Excerpted records

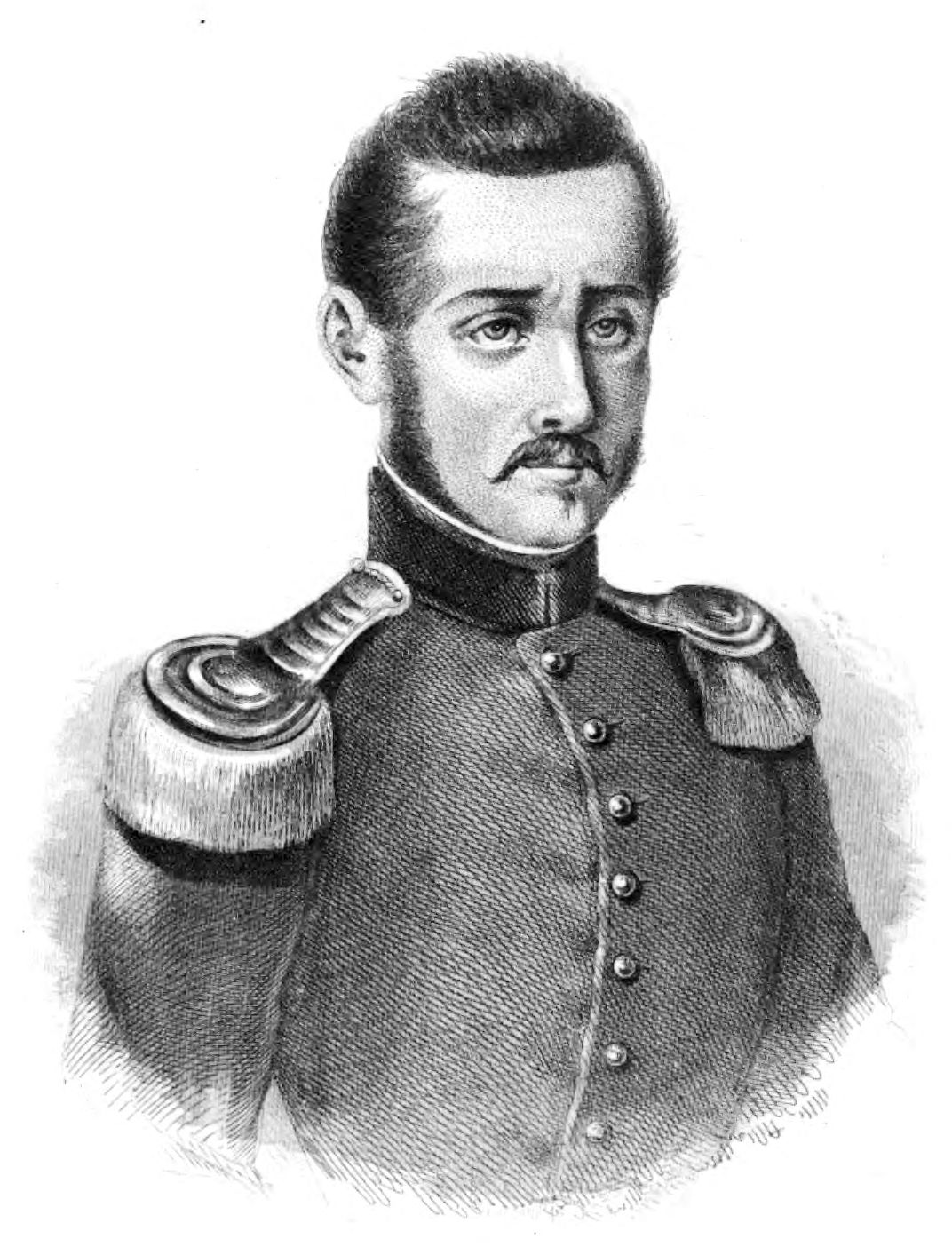 Efisio Tola (Sassari, 1803 – Chambéry, 12 giugno 1833)
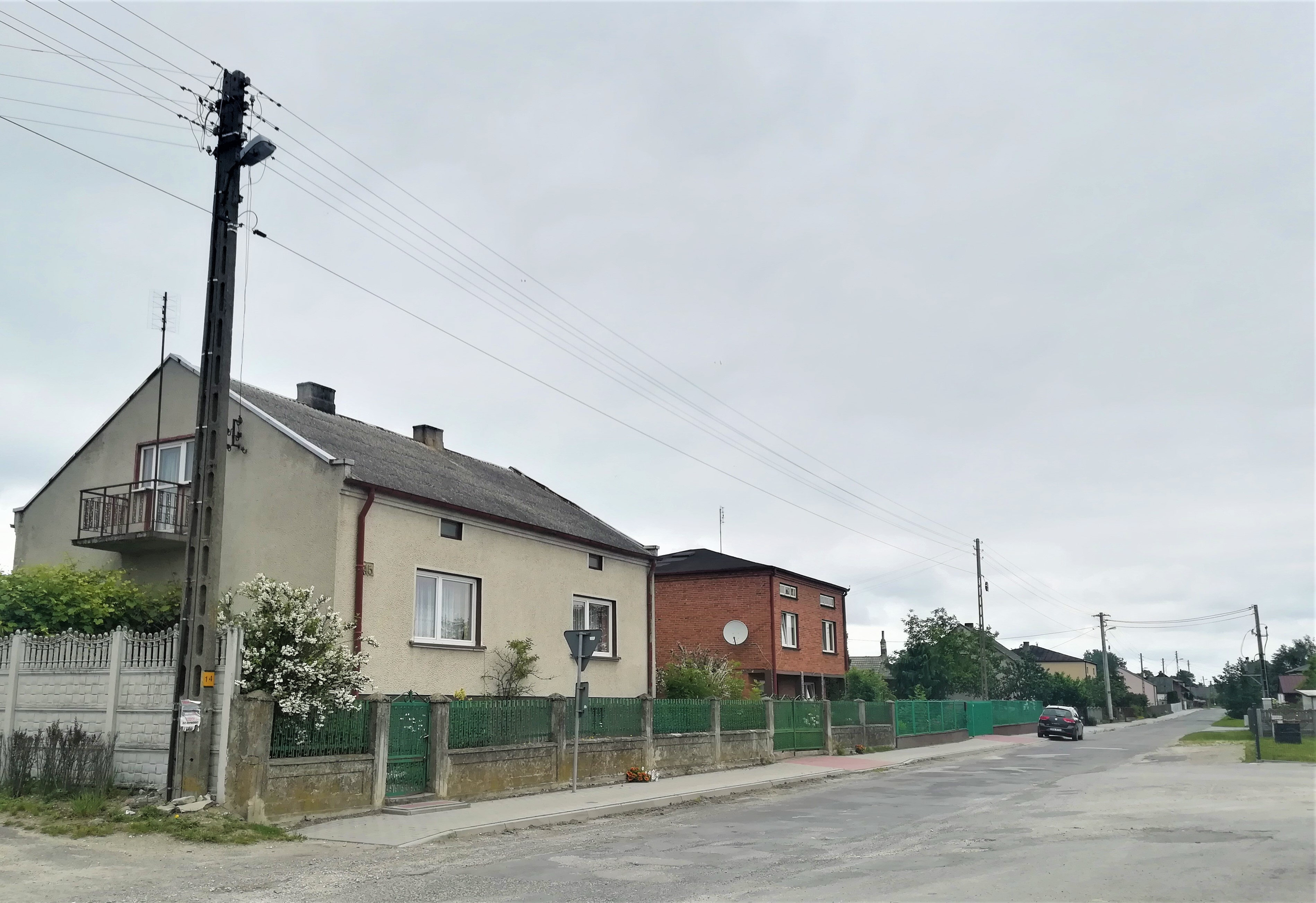 Przerąb.
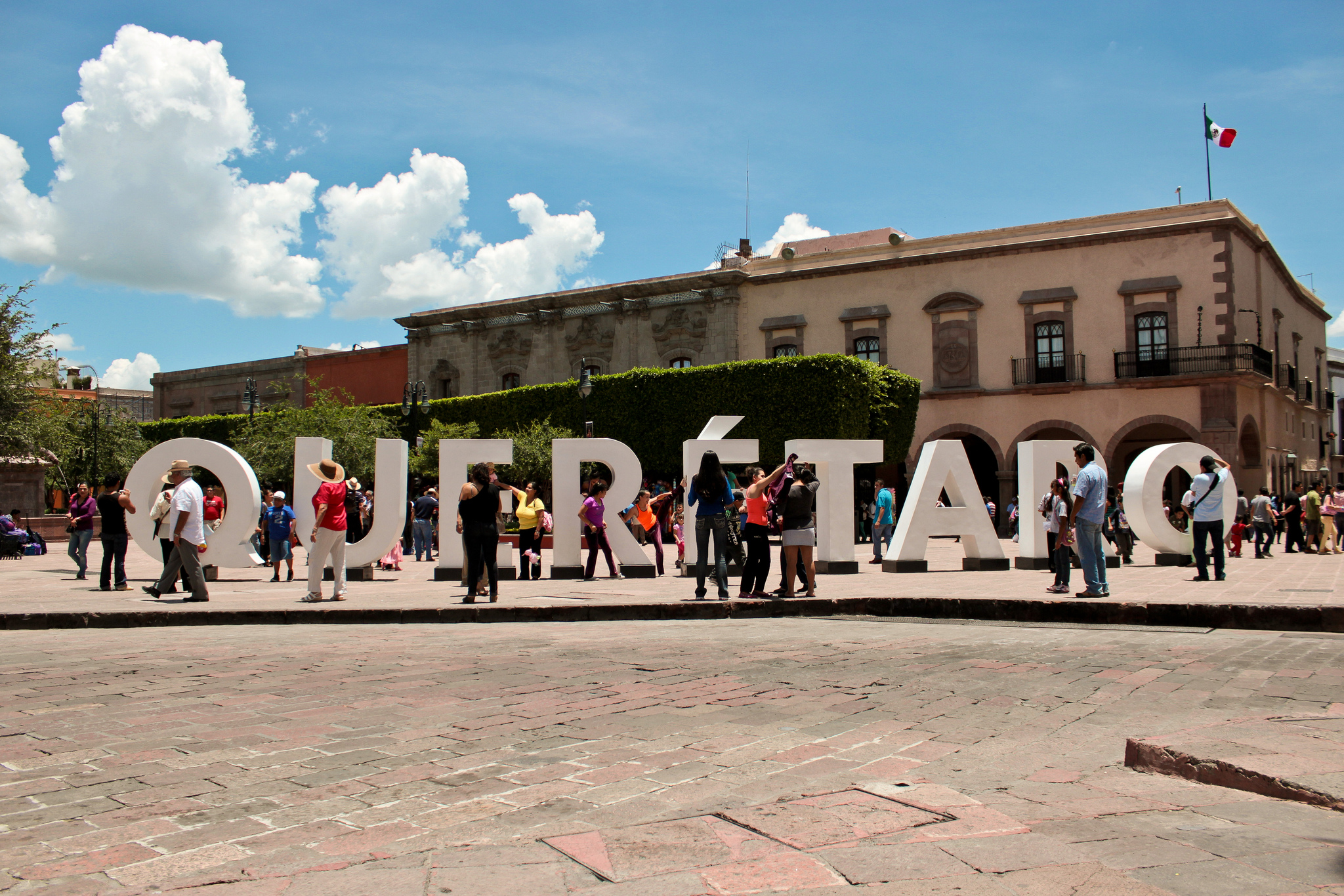 Ciudad de Queretaro
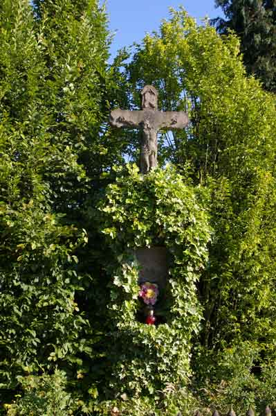 Wegkreuz an der Virneburgstraße
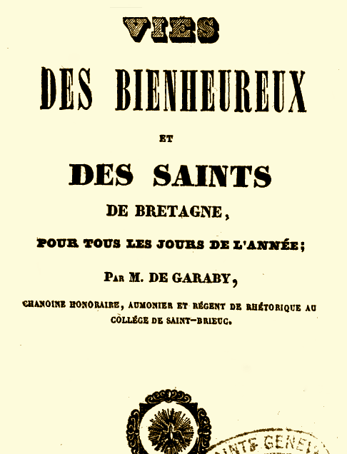 Livre publié en France en 1839

Exercise brief
The required output is every line from the one containing "Ciudad de Queretaro" through the last line of the records, inclusive, reproduced exactly and without pictures.

Expected answer
 Ciudad de Queretaro
 Wegkreuz an der Virneburgstraße
 Livre publié en France en 1839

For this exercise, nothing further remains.